Effectiveness of Workload-Based Drowsy Driving Countermeasures 2019-01-1228
This study evaluated the effectiveness of alternative workload-based interventions intended to restore driver alertness following drowsy episodes. Unlike traditional drowsy driving studies, this experiment did not target sleep-deprived individuals, but rather studied normally rested drivers under the assumption that low-workload environments could trigger drowsy driving episodes. The study served as a proof of concept for varying the nature and onset of countermeasure interventions intended to disrupt the drowsiness cycle. Interventions to combat drowsiness attempted to target driver workload, either physical or cognitive, and included two primary treatment conditions: 1) physical workload to increase driver steering demands and 2) trivia-based interactive games to mentally challenge drivers. A benchmark comparison condition using music was also investigated to contrast the relative influence of workload-based interventions with passive listening to musical arrangements. The study also varied the onset stage of the intervention, basing either early or late onset on driver drowsiness levels indexed using a Percentage of Eyelid Closure (PERCLOS) measure. Thirty drivers, aged 21–70, completed a 3-hour trip in a driving simulator. When a drowsy driving episode was identified, the driver received the prescribed countermeasure for a fixed time period.

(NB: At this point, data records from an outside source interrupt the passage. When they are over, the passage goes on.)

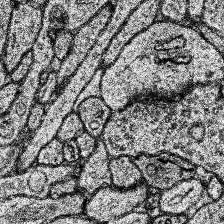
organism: Human
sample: Temporal Lobe
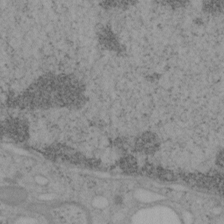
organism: Mouse
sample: OT-I killer T cells with ID8 ovarian cancer cells
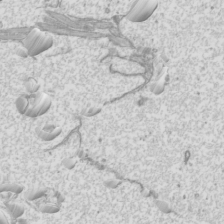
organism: Mouse
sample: Cilia; mouse epididymis
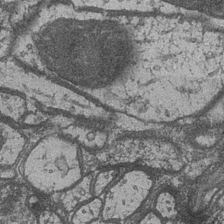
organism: Drosophila
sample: Optic medulla
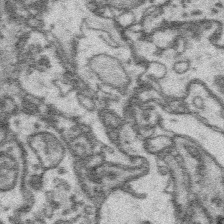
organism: Platynereis dumerilii
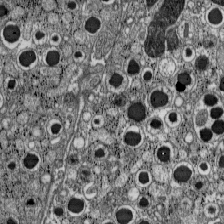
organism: C57BL Mouse
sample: Pancreatic islet
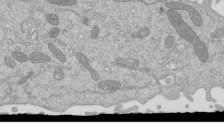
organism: Mouse
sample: ED-1 cell nuclei; centrioles
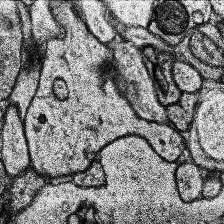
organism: Human
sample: Temporal Lobe
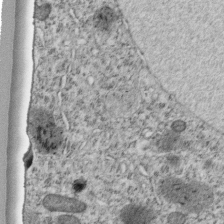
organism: C. elegans
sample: C. elegans embryo early stage
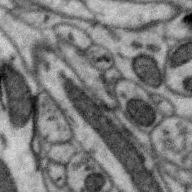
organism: Zebra finch
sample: Brain
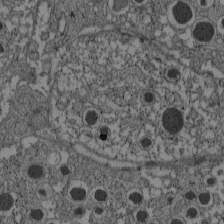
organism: C57BL Mouse
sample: Pancreatic islet
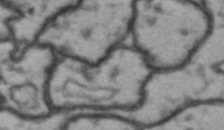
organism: Drosophila
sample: Brain
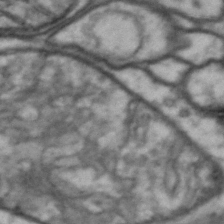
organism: Drosophila
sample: Brain
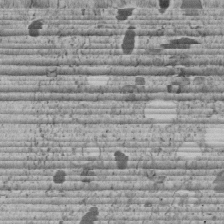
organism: C. elegans
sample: C. elegans embryo early stage
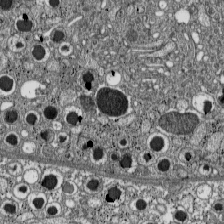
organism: C57BL Mouse
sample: Pancreatic islet
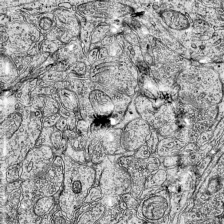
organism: Mouse
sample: Visual Cortex
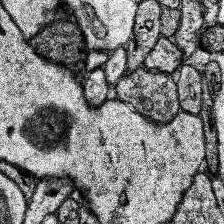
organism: Human
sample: Temporal Lobe
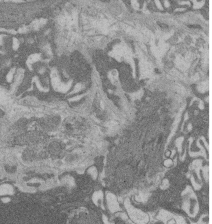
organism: Rat
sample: Salivary granule
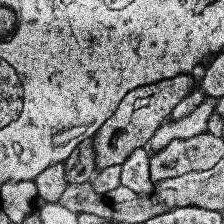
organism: Human
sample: Temporal Lobe
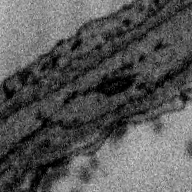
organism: Zebra finch
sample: Brain
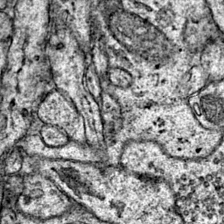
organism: Mouse
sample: Primary visual cortex
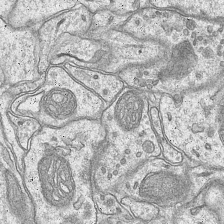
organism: Mouse
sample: CA1 Hippocampus
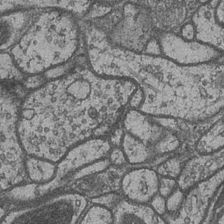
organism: Drosophila
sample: Optic medulla
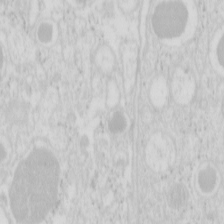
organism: Mouse
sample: Pancreas
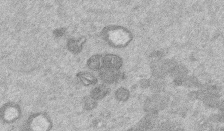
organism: Mouse
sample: Dividing mouse embryo 1 cell stage
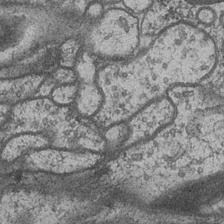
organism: Drosophila
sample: Optic medulla
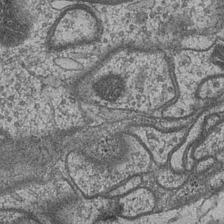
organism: Drosophila
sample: Optic medulla
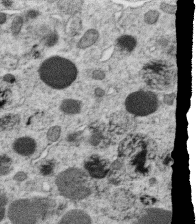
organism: C. elegans
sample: C. elegans oocyte; sperm cells
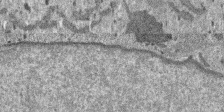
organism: Human
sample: Lung epithelial cells infected with SARS-CoV-2
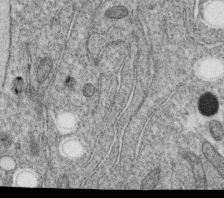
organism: C. elegans
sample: C. elegans oocyte; sperm cells
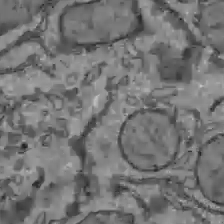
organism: C57BL Mouse
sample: Liver
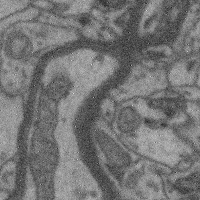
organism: Mouse
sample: Cerebral cortex
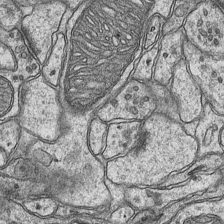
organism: Mouse
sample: CA1 Hippocampus
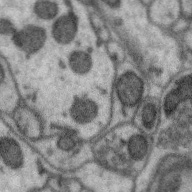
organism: Zebra finch
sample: Brain
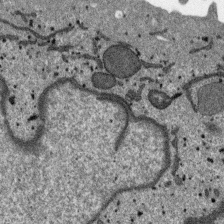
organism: Human
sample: Lung epithelial cells, uninfected (mock) control
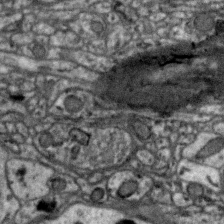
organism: Zebra finch
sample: Brain
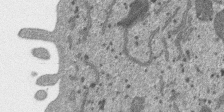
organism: Human
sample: Lung epithelial cells infected with SARS-CoV-2
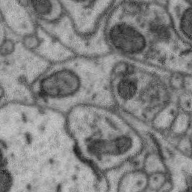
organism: Zebra finch
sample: Brain
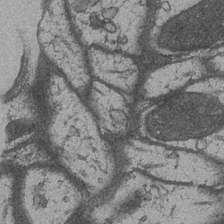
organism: Drosophila
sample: Optic medulla
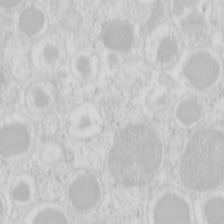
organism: Mouse
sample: Pancreas
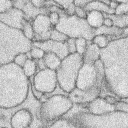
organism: Rabbit
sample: Retina
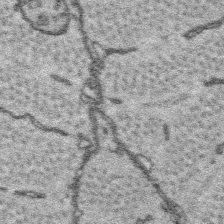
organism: Platynereis dumerilii
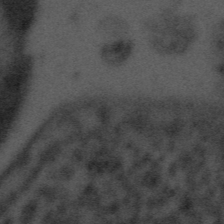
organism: Tuwongella immobilis
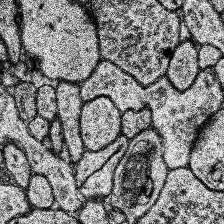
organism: Human
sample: Temporal Lobe
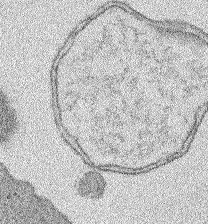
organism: Human
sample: HeLa cells
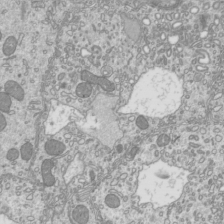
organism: Mouse
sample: Cilia; mouse epididymis
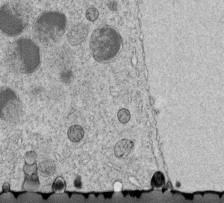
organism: C. elegans
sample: C. elegans embryo early stage

The study method successfully induced multiple drowsy driving episodes of varying magnitudes and durations during the simulated trips. Results suggest that both physical and cognitive workload-based countermeasures can effectively combat drowsiness and reengage drivers. Increasing the physical workload via steering demands and the cognitive workload via gaming interactions were equally effective at restoring drivers to an alert state following a drowsy episode, with average effectiveness levels of 98% and 87%, respectively. In contrast, listening to music was less effective, restoring drivers to an alert state about 68% of the time.
Freddy V. Rayes, Maureen Short, Jason Meyer, Robert E. Llaneras
General Motors, Virginia Tech Transportation Institute, Virginia Polytechnic Inst. & State Univ.